**Directions**
Each line below from the line with "Uitslag provinciale statenverkiezingen" to the line with "APOEL - real madrid" must be copied exactly, including those two, and no picture may appear in the copy.

**Exercise data**
::::

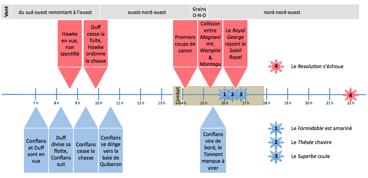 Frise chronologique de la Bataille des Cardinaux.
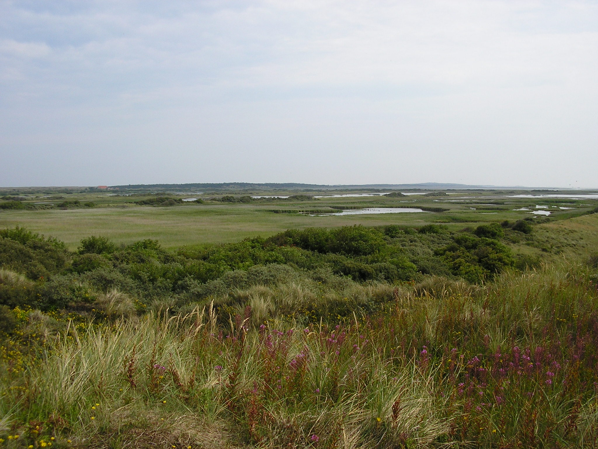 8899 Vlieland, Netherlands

::::

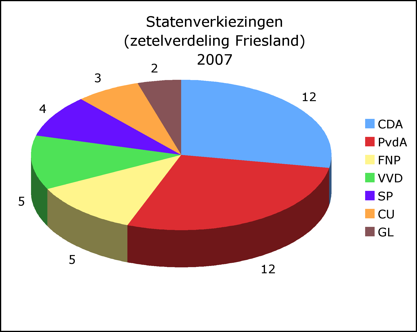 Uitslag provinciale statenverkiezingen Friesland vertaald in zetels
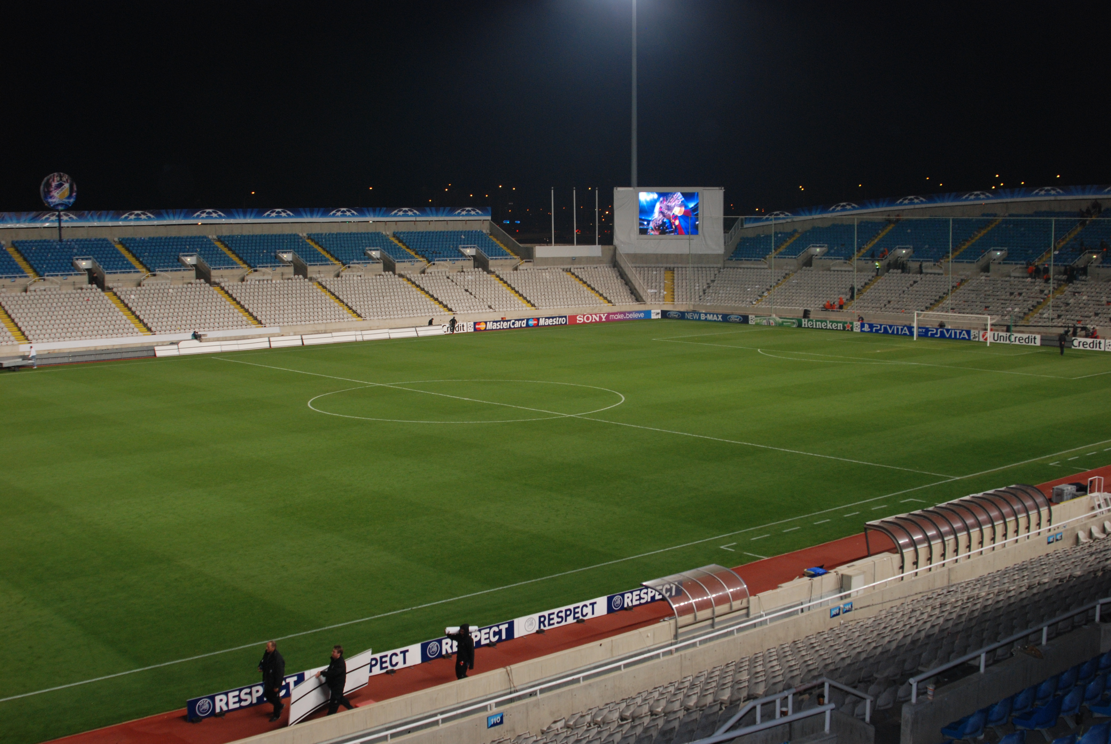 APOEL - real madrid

::::

**Expected output**
 Uitslag provinciale statenverkiezingen Friesland vertaald in zetels
 APOEL - real madrid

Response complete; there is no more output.